PES is calculated from SNPs mapped to genes which form the candidate pharmacologically actionable geneset. This comprises the following model (1) which sums the statistical effect size of each variant in the geneset multiplied the allele count (dosage) for said variant– for individual i, let \(\widehat{{\beta }_{j}}\) denote the statistical effect size from the GWAS for each variant j in the candidate gene-set, multiplied by the dosage (G) of j in i.

$$PE{S}_{i}=\mathop{\sum }\limits_{j}^{M}(\widehat{{\beta }_{j}}\times {G}_{ij})$$
(1)

This was calculated for the individuals using the PRSice2 package50. For each PES, the PT used to derive the score was selected based on which PT the corresponding geneset was derived from the GWAS, when a geneset was associated at multiple PT, the most significant was chosen. A genome-wide PRS (PRSTotal) was also constructed for this cohort, with the PT which explained the most variance between cases and controls selected using Nagelkerke’s R22, this PRS was an additive risk score as described in Eq. 1, with 56761 SNPs included after clumping weighted by their effect size in the GWAS. Association for each of the scores with cases was conducted using binomial logistic regression, adjusted for sex and the first three principal components using R 3.4.4. P values were derived using the Wald test with and without the total PRS score at the optimum threshold as a covariate in the model.

Each PES was ranked for individuals within the ASRB cohort, with three metrics used to define a person with an ‘elevated PES’ score; including those in the 99th, 90th and 75th percentiles of the study population. The number of pathways which pass these thresholds were totalled for each individual and the association between these totals and schizophrenia assessed using the same model as for univariate PRS as described above. To investigate the relationship between PRSTotal and PES, genome wide PRSTotal and the count of PES in the top decile per individual were clustered using finite Gaussian mixture modelling (GMM) with the mclust package version 5.451. The optimal number of clusters was selected based on parametrisation of the covariance matrix utilising the Bayesian Information Criterion (BIC), with the highest BIC value used for selection of the number of clusters. Clusters were ellipsoidal, with the volume of the ellipsoid, shape of the density contours, and orientation of the corresponding ellipsoid also determined by the covariance matrix. We tested whether schizophrenia cases in each of the four GMM derived clusters were overrepresented for carriers of a top percentile PES using multinomial logistic regression with the nnet package (https://cran.r-project.org/web/packages/nnet/index.html). The largest cluster, Cluster 2, was used as the reference for the other clusters, with the model covaried for sex and prinicipal components as above. After dividing the regression coefficients by their standard error to derive z, P values were calculated using the Wald Test.

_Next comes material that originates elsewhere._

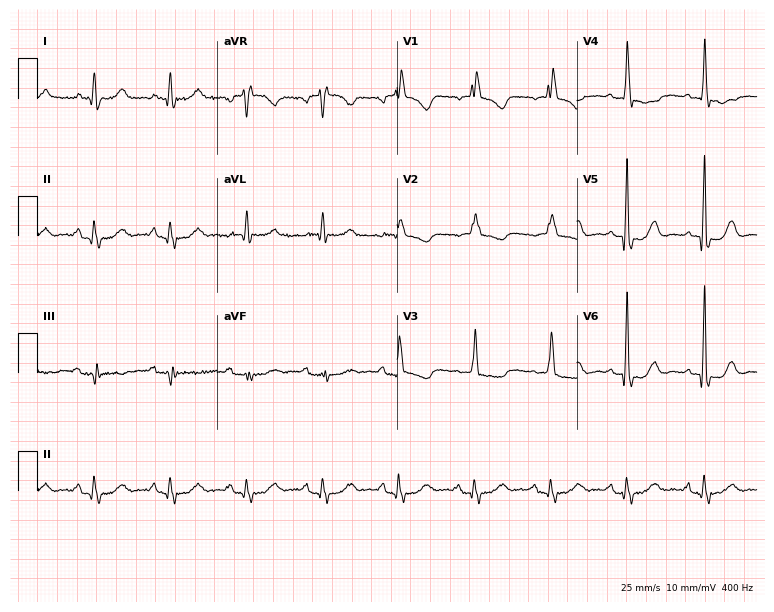
ECG — a female patient, 80 years old. Screened for six findings — first-degree AV block, right bundle branch block, left bundle branch block, sinus bradycardia, atrial fibrillation, sinus tachycardia — none is recorded.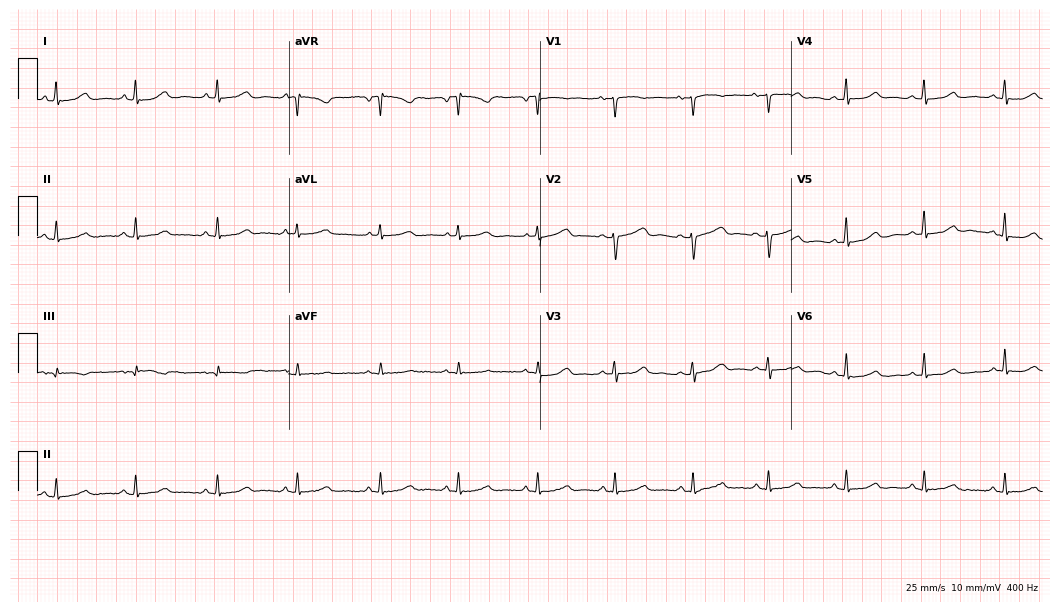
12-lead ECG from a 49-year-old female patient. Labelled as a normal ECG.

Investigation of the effect of PES profiles on gene expression

We sought to investigate the relationship between PES profiles and the expression of genes which comprise their pathways in individuals with schizophrenia. A subset of schizophrenia cases in this cohort (N = 75) had mRNA expression data available from a previous study52. These participants had a mean age of 42.21 (s.d. = 10.47), whilst the majority of the subcohort was male (NMale = 45, NFemale = 30). RNA extracted from peripheral blood mononuclear cells was profiled using Illumina HT-12_V3 BeadChips and normalised as described in Gardiner et al.52. Genes which comprise each PES pathway were extracted if they were available on the array with normalised expression values which survived quality control. The relationship between PES and the expression of each gene in that pathway as the outcome was assessed using a linear model covaried for age, sex, and PRSTotal for schizophrenia. These models were constructed in R version 3.4.4 using the lm function. Multiple testing correction was applied to each PES model individually to account for the number of genes tested in each pathway using Benjamini-Hochberg method via the p.adjust function in R.